▸ **Material for this exercise**

::::::::

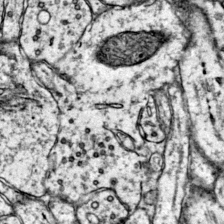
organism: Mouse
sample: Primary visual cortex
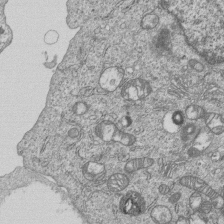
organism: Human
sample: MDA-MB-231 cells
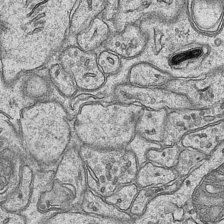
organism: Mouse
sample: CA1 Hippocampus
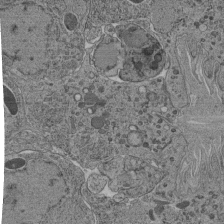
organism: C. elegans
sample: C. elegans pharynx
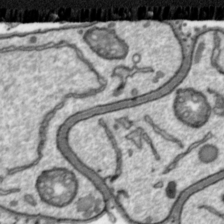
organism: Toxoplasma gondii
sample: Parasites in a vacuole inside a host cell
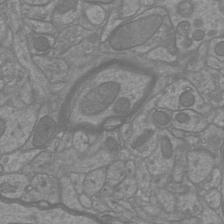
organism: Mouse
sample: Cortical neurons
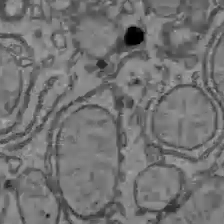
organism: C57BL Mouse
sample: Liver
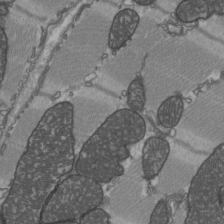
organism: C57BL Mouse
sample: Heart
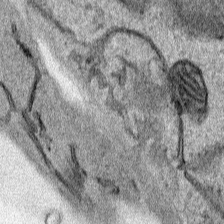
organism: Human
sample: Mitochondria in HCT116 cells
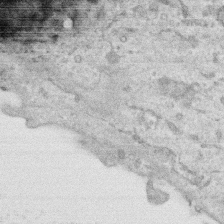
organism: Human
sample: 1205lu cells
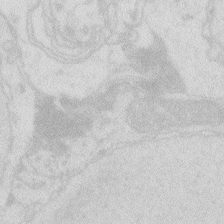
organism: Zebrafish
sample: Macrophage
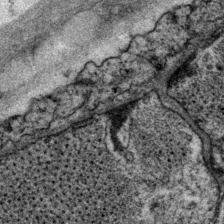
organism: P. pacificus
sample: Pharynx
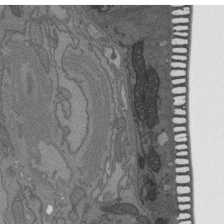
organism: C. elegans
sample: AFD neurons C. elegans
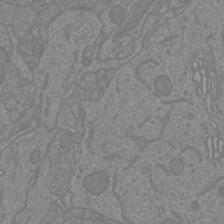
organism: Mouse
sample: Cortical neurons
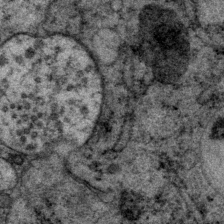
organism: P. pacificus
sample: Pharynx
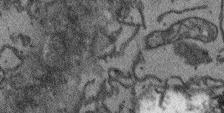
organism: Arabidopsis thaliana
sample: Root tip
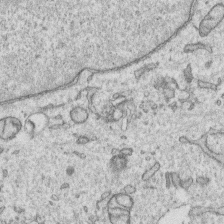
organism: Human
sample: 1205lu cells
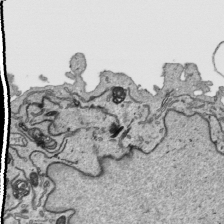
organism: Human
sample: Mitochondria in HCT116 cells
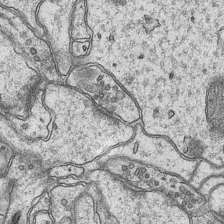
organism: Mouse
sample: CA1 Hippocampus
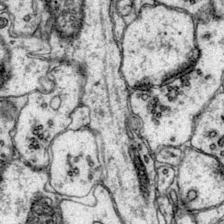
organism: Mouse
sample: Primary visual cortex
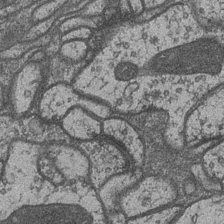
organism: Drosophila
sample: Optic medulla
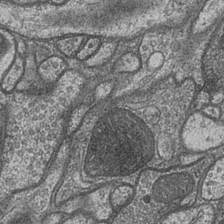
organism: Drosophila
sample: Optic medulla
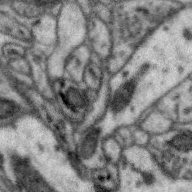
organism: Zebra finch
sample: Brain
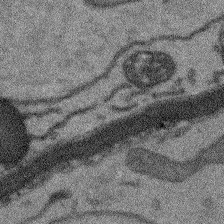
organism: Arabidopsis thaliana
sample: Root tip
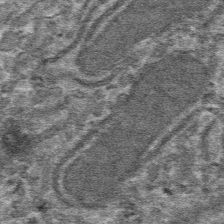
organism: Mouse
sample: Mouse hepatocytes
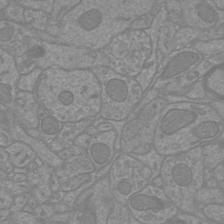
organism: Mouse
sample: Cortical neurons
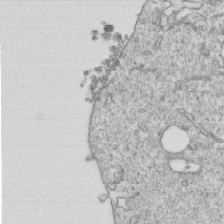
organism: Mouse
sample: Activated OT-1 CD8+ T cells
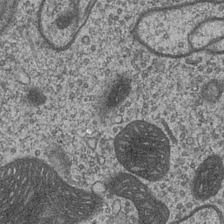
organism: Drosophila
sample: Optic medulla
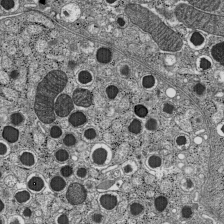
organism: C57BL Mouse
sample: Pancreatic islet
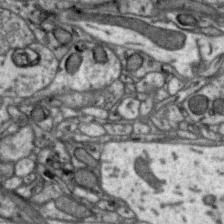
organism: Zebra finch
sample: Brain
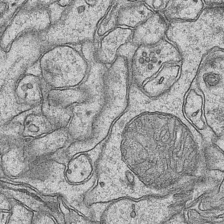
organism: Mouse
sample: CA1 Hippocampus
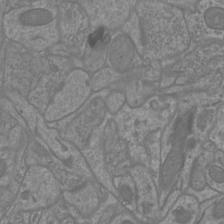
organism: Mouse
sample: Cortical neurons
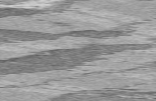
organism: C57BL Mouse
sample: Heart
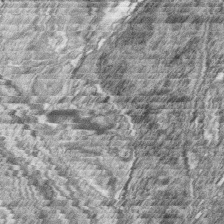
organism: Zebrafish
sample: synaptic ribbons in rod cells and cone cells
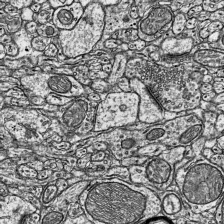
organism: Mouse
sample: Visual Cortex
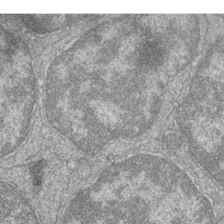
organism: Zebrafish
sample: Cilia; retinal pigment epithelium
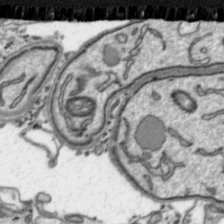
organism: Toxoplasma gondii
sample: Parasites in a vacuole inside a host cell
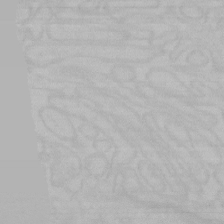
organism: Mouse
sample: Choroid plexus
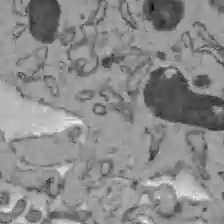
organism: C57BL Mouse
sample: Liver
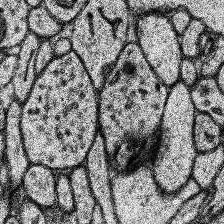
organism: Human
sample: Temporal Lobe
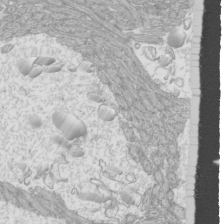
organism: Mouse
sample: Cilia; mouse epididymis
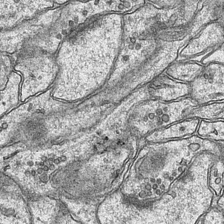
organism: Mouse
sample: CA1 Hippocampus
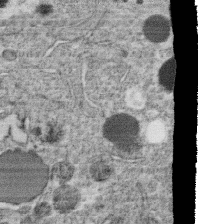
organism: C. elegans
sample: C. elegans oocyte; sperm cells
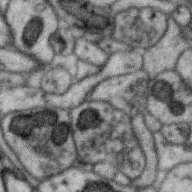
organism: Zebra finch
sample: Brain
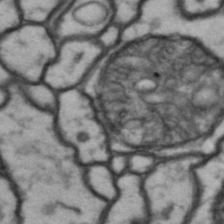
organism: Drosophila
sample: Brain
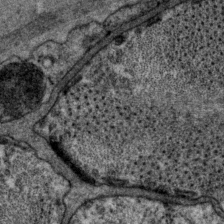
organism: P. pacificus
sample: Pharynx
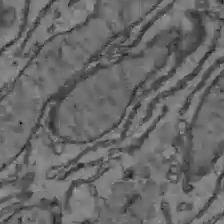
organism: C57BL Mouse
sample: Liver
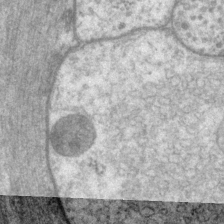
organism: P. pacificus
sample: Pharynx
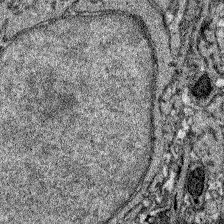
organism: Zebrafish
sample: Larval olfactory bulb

::::::::

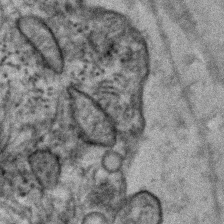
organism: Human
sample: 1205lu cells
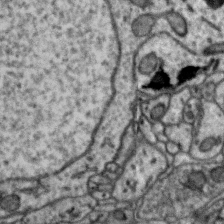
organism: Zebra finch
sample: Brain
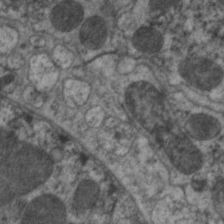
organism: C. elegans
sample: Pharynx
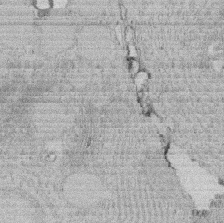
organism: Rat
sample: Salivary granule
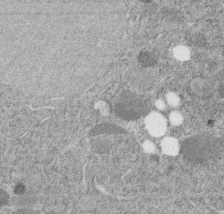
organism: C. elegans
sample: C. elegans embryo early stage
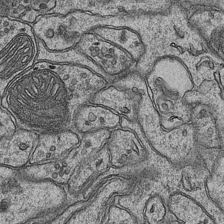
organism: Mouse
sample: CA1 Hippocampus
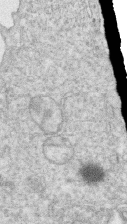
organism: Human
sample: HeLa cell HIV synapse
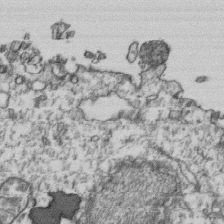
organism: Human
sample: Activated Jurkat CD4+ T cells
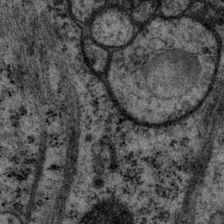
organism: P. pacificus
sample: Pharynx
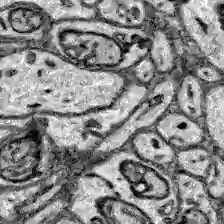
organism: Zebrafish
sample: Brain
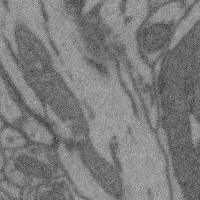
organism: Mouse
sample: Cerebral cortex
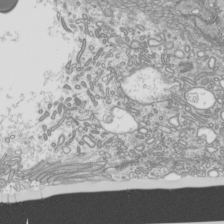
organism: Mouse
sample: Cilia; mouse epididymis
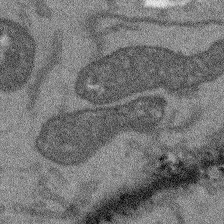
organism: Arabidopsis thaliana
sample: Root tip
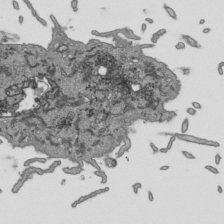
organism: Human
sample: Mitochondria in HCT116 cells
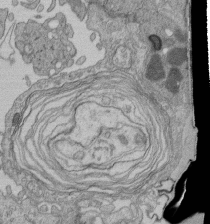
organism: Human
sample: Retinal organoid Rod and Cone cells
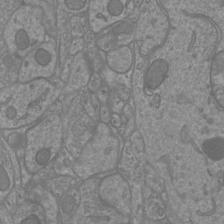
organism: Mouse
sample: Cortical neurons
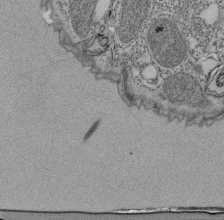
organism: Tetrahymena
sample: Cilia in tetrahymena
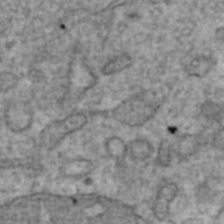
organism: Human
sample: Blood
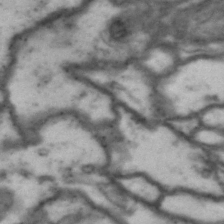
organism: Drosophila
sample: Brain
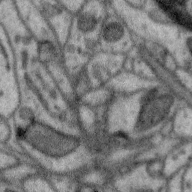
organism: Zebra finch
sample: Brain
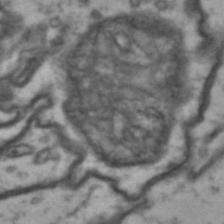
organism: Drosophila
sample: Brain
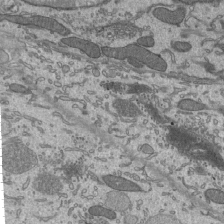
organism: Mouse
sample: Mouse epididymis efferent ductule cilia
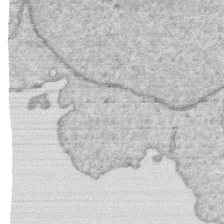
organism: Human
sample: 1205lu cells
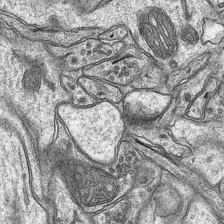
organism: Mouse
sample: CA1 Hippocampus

::::::::

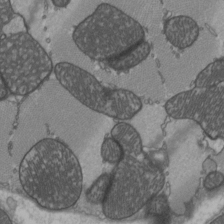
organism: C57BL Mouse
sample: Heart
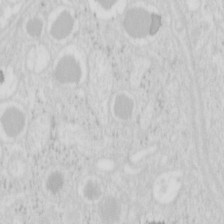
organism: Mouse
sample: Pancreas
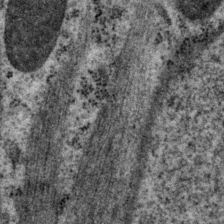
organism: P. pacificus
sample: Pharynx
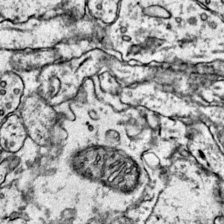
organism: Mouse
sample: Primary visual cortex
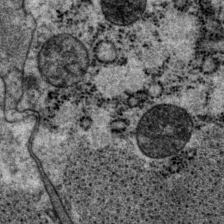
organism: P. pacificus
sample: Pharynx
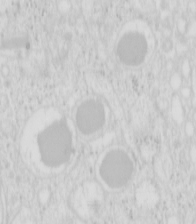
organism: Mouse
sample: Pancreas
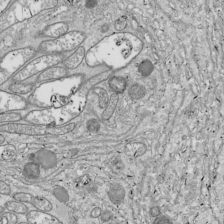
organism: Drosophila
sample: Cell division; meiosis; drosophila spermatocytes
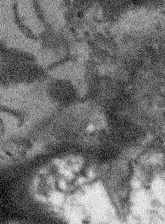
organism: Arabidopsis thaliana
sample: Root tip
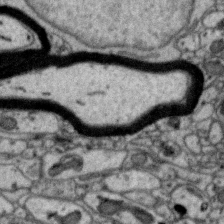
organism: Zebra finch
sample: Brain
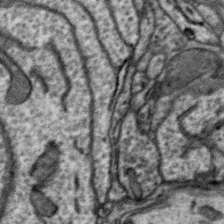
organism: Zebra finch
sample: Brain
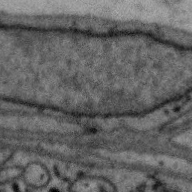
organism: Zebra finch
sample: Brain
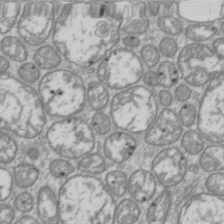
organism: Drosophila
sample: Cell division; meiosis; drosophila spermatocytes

::::::::

▸ **What you will do**
Print exactly the lines above that run from the one with "sample: C. elegans embryo early stage" to the one with "sample: Retinal organoid Rod and Cone cells", both included. No pictures.

▸ **Response to the task**
sample: C. elegans embryo early stage
organism: Mouse
sample: CA1 Hippocampus
organism: Human
sample: HeLa cell HIV synapse
organism: Human
sample: Activated Jurkat CD4+ T cells
organism: P. pacificus
sample: Pharynx
organism: Zebrafish
sample: Brain
organism: Mouse
sample: Cerebral cortex
organism: Mouse
sample: Cilia; mouse epididymis
organism: Arabidopsis thaliana
sample: Root tip
organism: Human
sample: Mitochondria in HCT116 cells
organism: Human
sample: Retinal organoid Rod and Cone cells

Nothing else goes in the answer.